Your output should be the lines from the one containing "sample: Dividing mouse embryo 1 cell stage" through the end of the listing, exact and inclusive, with no pictures.

+--

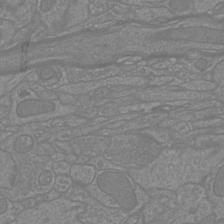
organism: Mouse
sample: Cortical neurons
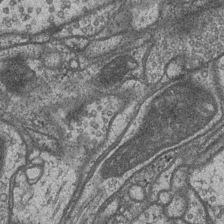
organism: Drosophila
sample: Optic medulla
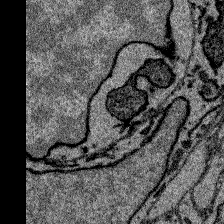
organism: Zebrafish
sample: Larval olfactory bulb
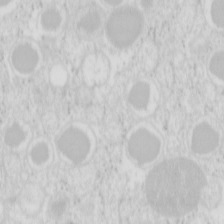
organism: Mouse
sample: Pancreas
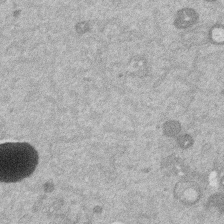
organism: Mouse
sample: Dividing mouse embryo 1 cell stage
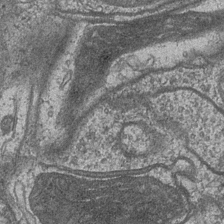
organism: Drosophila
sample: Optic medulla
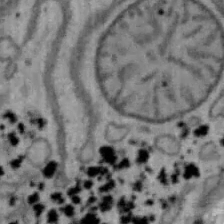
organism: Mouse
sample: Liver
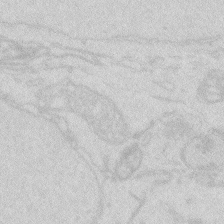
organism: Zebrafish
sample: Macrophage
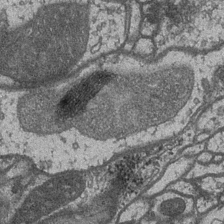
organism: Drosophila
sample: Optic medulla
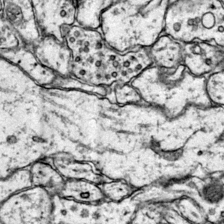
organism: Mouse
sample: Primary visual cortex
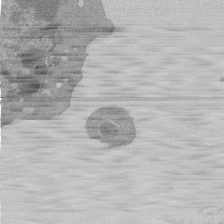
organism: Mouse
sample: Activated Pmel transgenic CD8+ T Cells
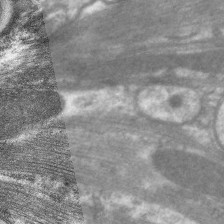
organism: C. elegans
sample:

+--

*Response for this exercise:*
sample: Dividing mouse embryo 1 cell stage
organism: Drosophila
sample: Optic medulla
organism: Mouse
sample: Liver
organism: Zebrafish
sample: Macrophage
organism: Drosophila
sample: Optic medulla
organism: Mouse
sample: Primary visual cortex
organism: Mouse
sample: Activated Pmel transgenic CD8+ T Cells
organism: C. elegans
sample:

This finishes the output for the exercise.